→ **PROBLEM STATEMENT**
Search term "Category": please copy every line of the records below that contains it.

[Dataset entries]

────────────────────

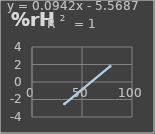
| Category | Humedad |
|---|---|
| 32.5 | -2.5 |
| 50.8 | -0.8 |
| 78.2 | 1.8 |
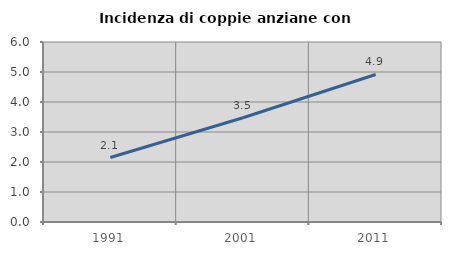
| Category | Incidenza di coppie anziane con figli |
|---|---|
| 1991.0 | 2.149 |
| 2001.0 | 3.475 |
| 2011.0 | 4.917 |
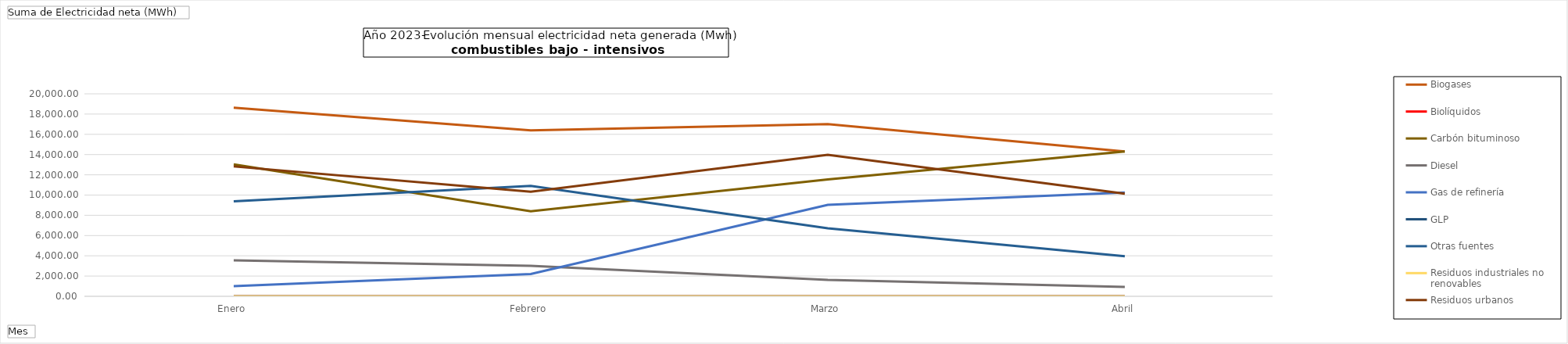
| Category | Biogases | Biolíquidos | Carbón bituminoso | Diesel | Gas de refinería | GLP | Otras fuentes | Residuos industriales no renovables | Residuos urbanos |
|---|---|---|---|---|---|---|---|---|---|
| Enero | 18634.94 | 0 | 13028.06 | 3561.16 | 1001.47 | 9.35 | 9382.51 | 0 | 12828.45 |
| Febrero | 16397.35 | 0 | 8395.17 | 3003.51 | 2205 | 0 | 10915.52 | 0 | 10325.86 |
| Marzo | 17007.89 | 0 | 11542.86 | 1628.15 | 9025.75 | 0 | 6713.09 | 0 | 13966.76 |
| Abril | 14298.54 | 0 | 14301.12 | 935.41 | 10258.51 | 0 | 3954.36 | 0 | 10139.41 |
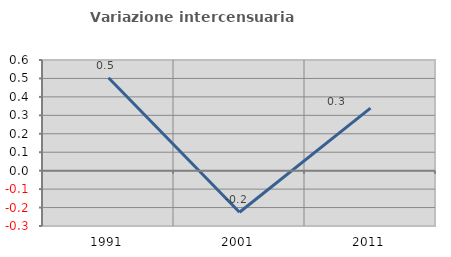
| Category | Variazione intercensuaria annua |
|---|---|
| 1991.0 | 0.504 |
| 2001.0 | -0.225 |
| 2011.0 | 0.339 |
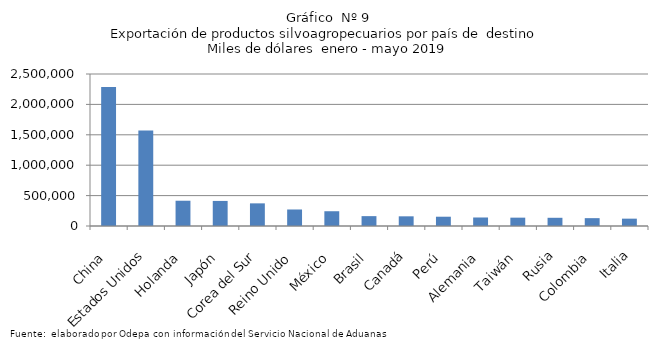
| Category | Series 0 |
|---|---|
| China | 2287232.612 |
| Estados Unidos | 1572582.07 |
| Holanda | 415605.345 |
| Japón | 412324.72 |
| Corea del Sur | 372467.018 |
| Reino Unido | 271543.549 |
| México | 242852.932 |
| Brasil | 162250.061 |
| Canadá | 159240.224 |
| Perú | 152717.291 |
| Alemania | 139938.717 |
| Taiwán | 137264.841 |
| Rusia | 134999.357 |
| Colombia | 129125.641 |
| Italia | 120765.904 |
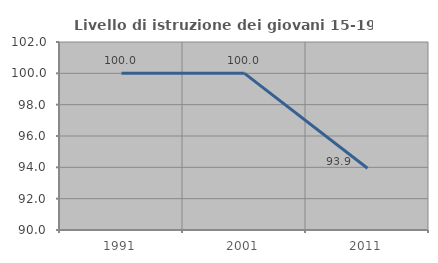
| Category | Livello di istruzione dei giovani 15-19 anni |
|---|---|
| 1991.0 | 100 |
| 2001.0 | 100 |
| 2011.0 | 93.939 |

────────────────────

→ **SOLUTION BELOW**
| Category | Humedad |
| Category | Incidenza di coppie anziane con figli |
| Category | Biogases | Biolíquidos | Carbón bituminoso | Diesel | Gas de refinería | GLP | Otras fuentes | Residuos industriales no renovables | Residuos urbanos |
| Category | Variazione intercensuaria annua |
| Category | Series 0 |
| Category | Livello di istruzione dei giovani 15-19 anni |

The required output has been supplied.